It took me a good while to make a fire that morning, and I pretended that I couldn’t split kindlings without the axe, and when I once got the axe into my hands I took very good care not to let Mr. Crusoe get hold of it again. I made up my mind, however, that Mr. Crusoe must give up his notion about killing me, for it was really getting pretty dangerous, now that he had got the idea of knocking me on the head with the axe whenever he could catch me asleep. So, while the coffee was boiling, I said to him, “Mr. Crusoe, the reason why you are going to kill me is that your grandfather wasn’t cast ashore with an intelligent sailor-man, isn’t it?”

“That’s just it, my dear boy,” said he.

“But,” said I, “there was his man Friday, that I’ve heard you talk about. Now why shouldn’t I be your man Friday? It won’t do for you to try to get on without one, you know very well; and I don’t see where your Friday is to come from unless I help you out.”

“That’s an excellent idea, Mike,” exclaimed Mr. Crusoe. “And what’s more, if you are Friday I needn’t kill you; and I do assure you I don’t want to kill you if it can be avoided.”

“All right,” said I, “I’m your man Friday, and I hope you won’t give yourself the least trouble after this about killing me.”
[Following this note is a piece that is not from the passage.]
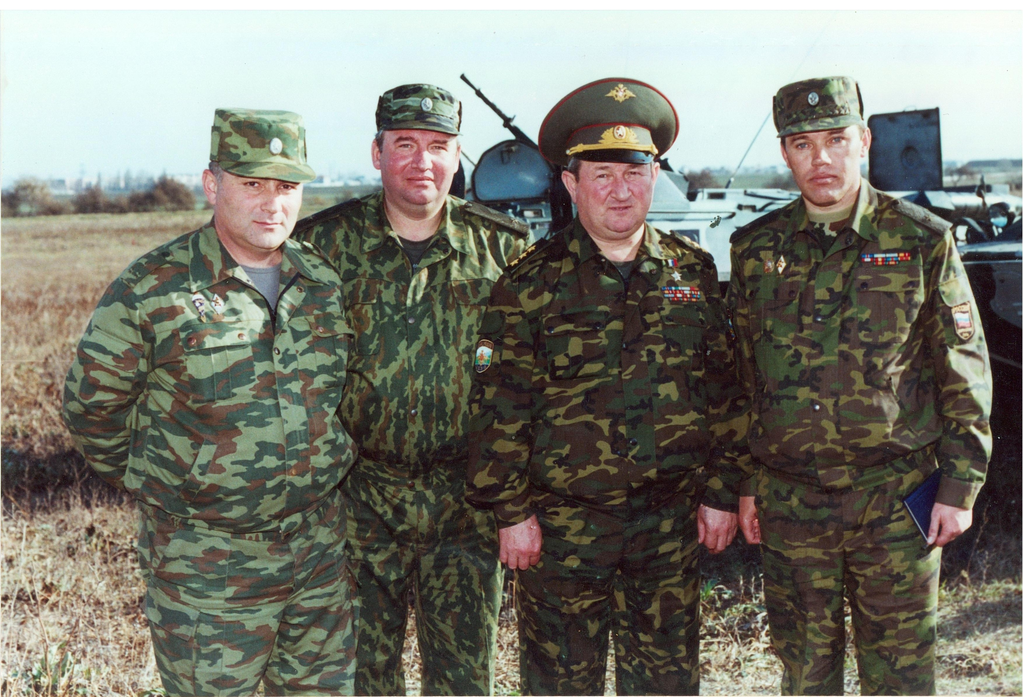 герой России генерал-полковник Трошев Г.Н. и командование 58 армии. Учения , Баксан, октябрь 2001
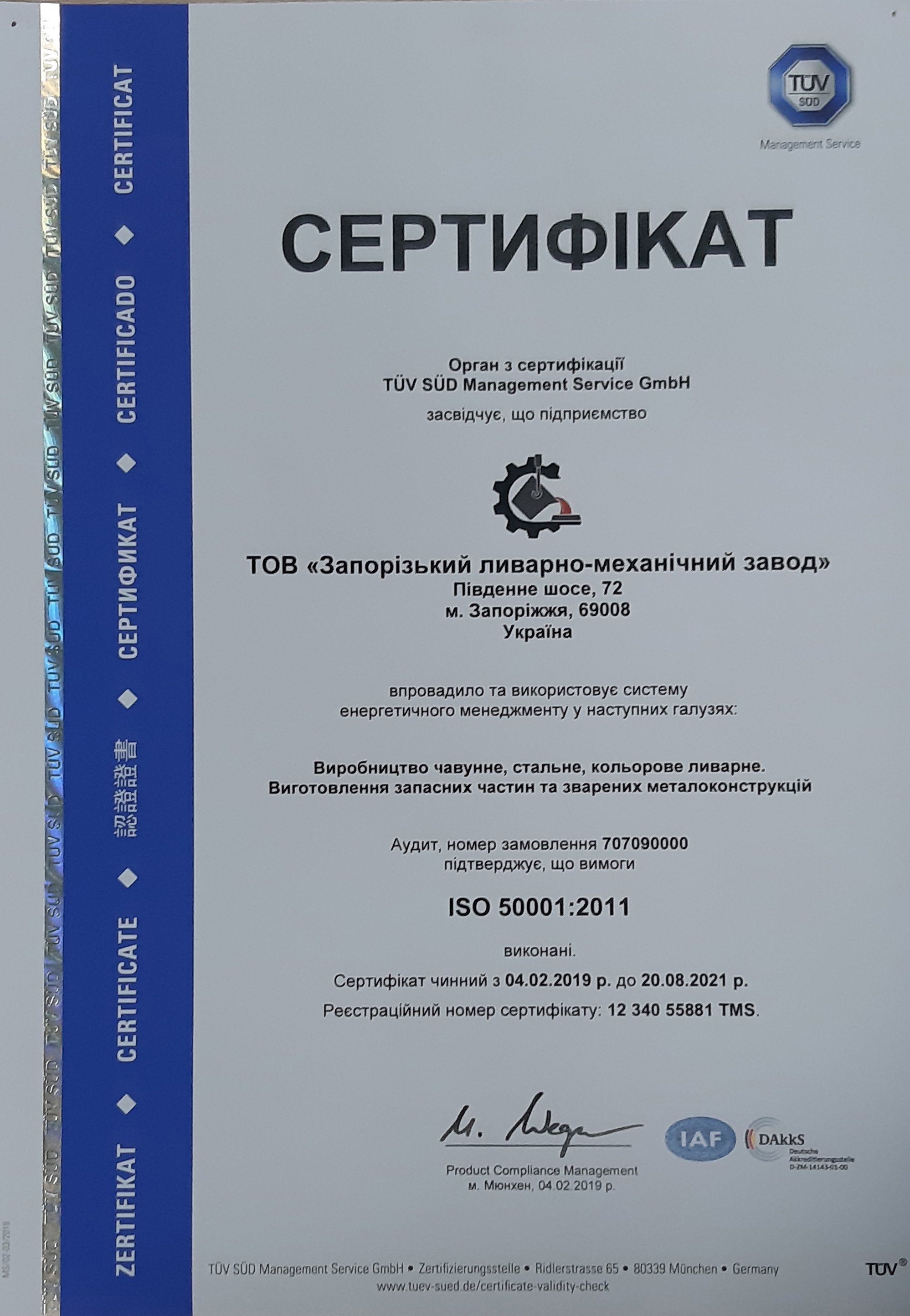 Сертификат соответствия энергетическому стандарту ISO50001

Mr. Crusoe was as pleased with the notion of turning me into Friday as if he had been made a captain in the navy, but he said I couldn’t be made into Friday by just saying so, and that he would have to think how to do it in the correct way.

After breakfast Mr. Crusoe told me that I must burn a piece of cork and black myself all over, and that I might move out of my goat-skin clothes, and wear nothing but a towel tied round my waist. This suited me perfectly, and in a few minutes I was as black as a native African king. Then Mr. Crusoe told me I must walk about a mile down the beach, and then turn and run back to the house, and he would meet me, and consider that I was Friday.

I can’t tell you how nice it was to get rid of my goat-skin clothes. I felt as light as a feather; and after I had walked a mile away, and turned to run back, I felt as if I could run for a week without stopping.

I was running my best when Mr. Crusoe stepped out from the woods and aimed his gun almost at me. I thought first that he was going to shoot me, so the instant he fired I dropped flat on the beach, and then jumped up again and ran towards him, so as to get hold of his gun before he could load.

But he hadn’t fired at me after all. As I came towards him he put his gun down on the ground and smiled from ear to ear, and beckoned me to come to him in the most friendly sort of way. Then I remembered what he had told me about the way in which his grandfather had introduced himself to Friday by shooting a cannibal who was hungry, and was chasing Friday so as to catch him and put him on the coals.